5. $\displaystyle a_{k + 2} = 2 \cdot a_{k + 1} - a_k \Leftrightarrow a_{k + 2} - a_{k + 1} = a_{k + 1} - a_k$ for all $\displaystyle k \in \mathbb{N}$

Since $\displaystyle a_{k + 2} - a_{k + 1} = a_{k + 1} - a_k$ we have that the sequence $\displaystyle b_k = a_{k + 1} - a_k$ is constant ( that can be done by induction)

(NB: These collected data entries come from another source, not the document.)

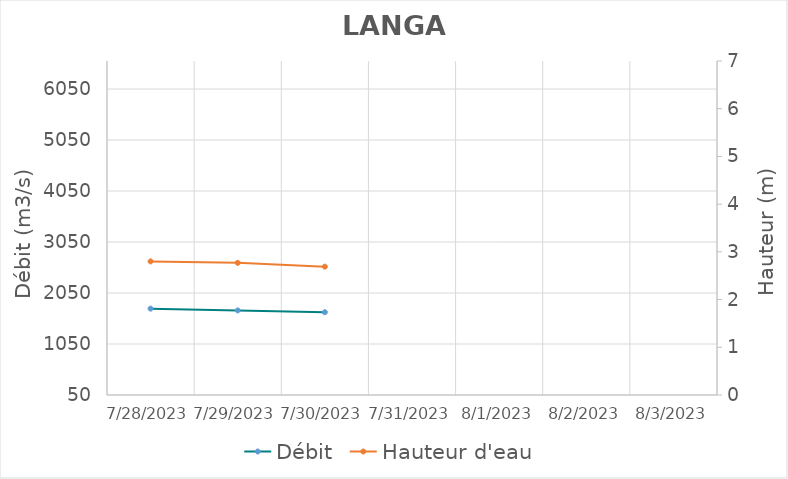
| Category | Débit |
|---|---|
| 6/29/22 | 3639.26 |
| 6/28/22 | 3705.63 |
| 6/27/22 | 4085.21 |
| 6/26/22 | 4456.17 |
| 6/25/22 | 4514.33 |
| 6/24/22 | 4638 |
| 6/23/22 | 4470.36 |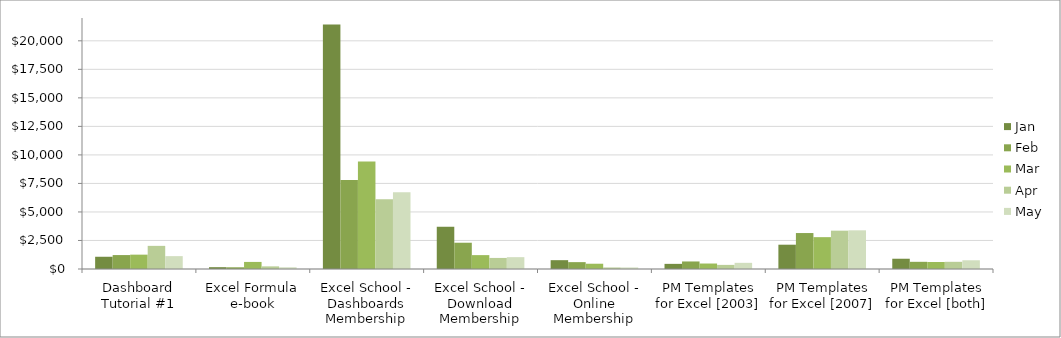
| Category | Jan | Feb | Mar | Apr | May |
|---|---|---|---|---|---|
| Dashboard Tutorial #1 | 1073 | 1221 | 1258 | 2027.6 | 1128 |
| Excel Formula e-book | 160 | 150 | 620 | 230 | 150 |
| Excel School - Dashboards Membership | 21422.1 | 7795.2 | 9414.84 | 6120.9 | 6718.6 |
| Excel School - Download Membership | 3702.75 | 2302.5 | 1216.6 | 970 | 1037.9 |
| Excel School - Online Membership | 774 | 602 | 462.3 | 134 | 134 |
| PM Templates for Excel [2003] | 450 | 660 | 480 | 360 | 540 |
| PM Templates for Excel [2007] | 2130 | 3151.47 | 2791.21 | 3360 | 3390 |
| PM Templates for Excel [both] | 900 | 630 | 615 | 630 | 765 |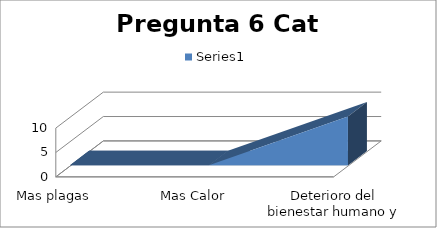
| Category | Series 0 |
|---|---|
| Mas plagas | 0 |
| Mas Calor | 0 |
| Deterioro del bienestar humano y de la naturleza | 10 |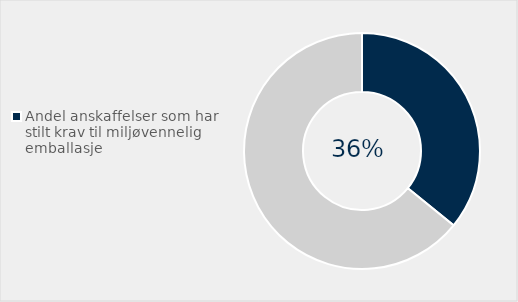
| Category | Series 0 |
|---|---|
| Andel anskaffelser som har stilt krav til miljøvennelig emballasje | 0.358 |
| Ikke stilt krav | 0.642 |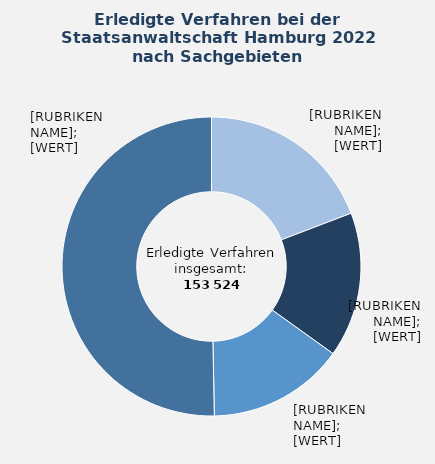
| Category | in Prozent |
|---|---|
| Sonstige allgemeine Straftaten | 19.2 |
| Betrug und Untreue | 15.7 |
| Diebstahl und Unterschlagung | 14.8 |
| Übrige Sachgebiete¹ | 50.3 |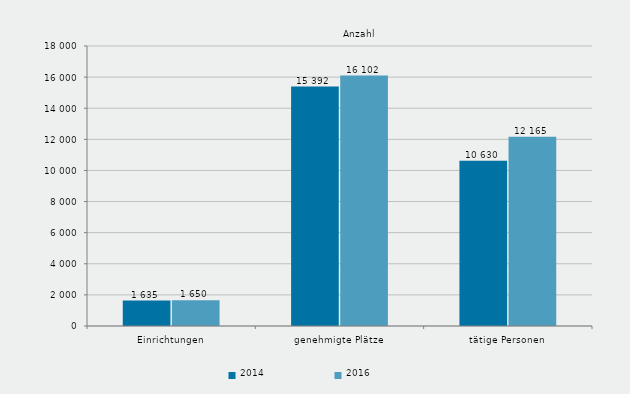
| Category | 2014 | 2016 |
|---|---|---|
| Einrichtungen | 1635 | 1650 |
| genehmigte Plätze | 15392 | 16102 |
| tätige Personen | 10630 | 12165 |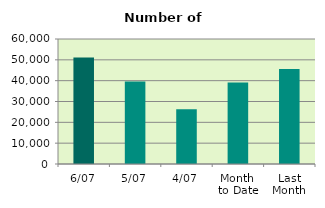
| Category | Series 0 |
|---|---|
| 6/07 | 51168 |
| 5/07 | 39590 |
| 4/07 | 26338 |
| Month 
to Date | 39060.5 |
| Last
Month | 45645.364 |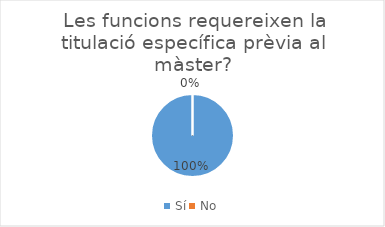
| Category | Series 0 |
|---|---|
| Sí | 4 |
| No | 0 |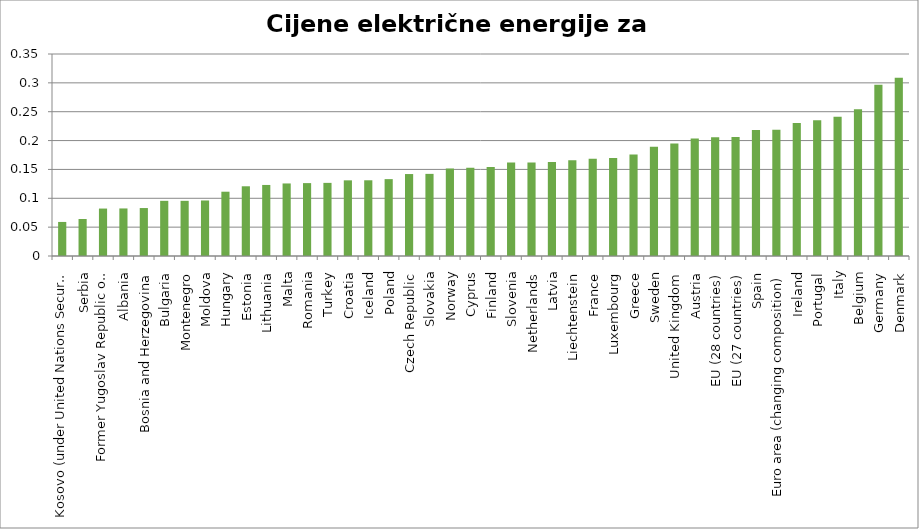
| Category | 2016 |
|---|---|
| Kosovo (under United Nations Security Council Resolution 1244/99) | 0.059 |
| Serbia | 0.064 |
| Former Yugoslav Republic of Macedonia, the | 0.082 |
| Albania | 0.082 |
| Bosnia and Herzegovina | 0.083 |
| Bulgaria | 0.096 |
| Montenegro | 0.096 |
| Moldova | 0.096 |
| Hungary | 0.111 |
| Estonia | 0.121 |
| Lithuania | 0.123 |
| Malta | 0.126 |
| Romania | 0.126 |
| Turkey | 0.127 |
| Croatia | 0.131 |
| Iceland | 0.131 |
| Poland | 0.133 |
| Czech Republic | 0.142 |
| Slovakia | 0.142 |
| Norway | 0.152 |
| Cyprus | 0.153 |
| Finland | 0.154 |
| Slovenia | 0.162 |
| Netherlands | 0.162 |
| Latvia | 0.163 |
| Liechtenstein | 0.166 |
| France | 0.168 |
| Luxembourg | 0.17 |
| Greece | 0.176 |
| Sweden | 0.189 |
| United Kingdom | 0.195 |
| Austria | 0.203 |
| EU (28 countries) | 0.206 |
| EU (27 countries) | 0.206 |
| Spain | 0.218 |
| Euro area (changing composition) | 0.219 |
| Ireland | 0.231 |
| Portugal | 0.235 |
| Italy | 0.241 |
| Belgium | 0.254 |
| Germany | 0.297 |
| Denmark | 0.309 |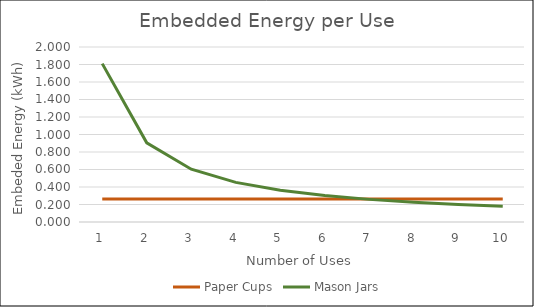
| Category | Paper Cups | Mason Jars |
|---|---|---|
| 0 | 0.262 | 1.81 |
| 1 | 0.262 | 0.905 |
| 2 | 0.262 | 0.603 |
| 3 | 0.262 | 0.452 |
| 4 | 0.262 | 0.362 |
| 5 | 0.262 | 0.302 |
| 6 | 0.262 | 0.259 |
| 7 | 0.262 | 0.226 |
| 8 | 0.262 | 0.201 |
| 9 | 0.262 | 0.181 |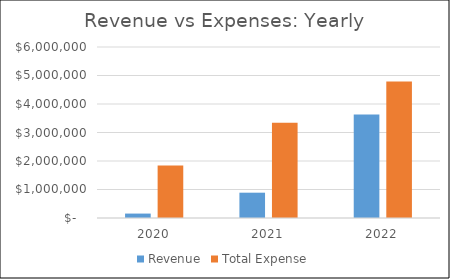
| Category | Revenue | Total Expense |
|---|---|---|
| 2020.0 | 155254.308 | 1844079.679 |
| 2021.0 | 888174.255 | 3343922.905 |
| 2022.0 | 3627383.044 | 4792395.57 |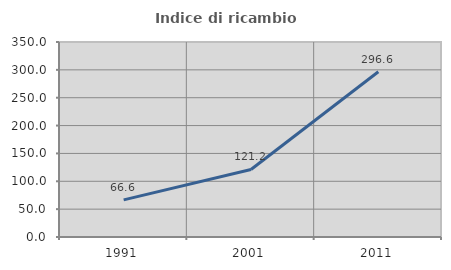
| Category | Indice di ricambio occupazionale  |
|---|---|
| 1991.0 | 66.589 |
| 2001.0 | 121.176 |
| 2011.0 | 296.635 |

So $\displaystyle a_{k + 1} - a_k = a_1 - a_0=1-4=-3$ for all $\displaystyle k \in \mathbb{N}$

Summing: $\displaystyle \sum\limits_{k = 0}^{n - 1} {\left( {a_{k + 1} - a_k } \right)} = \left( { - 3} \right) \cdot n$

On the LHS we have a telescoping sum: $\displaystyle \sum\limits_{k = 0}^{n - 1} {\left( {a_{k + 1} - a_k } \right)} = \left( {a_1 - a_0 } \right) + \left( {a_2 - a_1 } \right) + ... + \left( {a_{n - 1} - a_{n - 2} } \right) + \left( {a_n - a_{n - 1} } \right)$

Cancelling out the terms: $\displaystyle \sum\limits_{k = 0}^{n - 1} {\left( {a_{k + 1} - a_k } \right)} = a_n - a_0 = a_n - 4$

So: $\displaystyle a_n = -3 \cdot n + 4$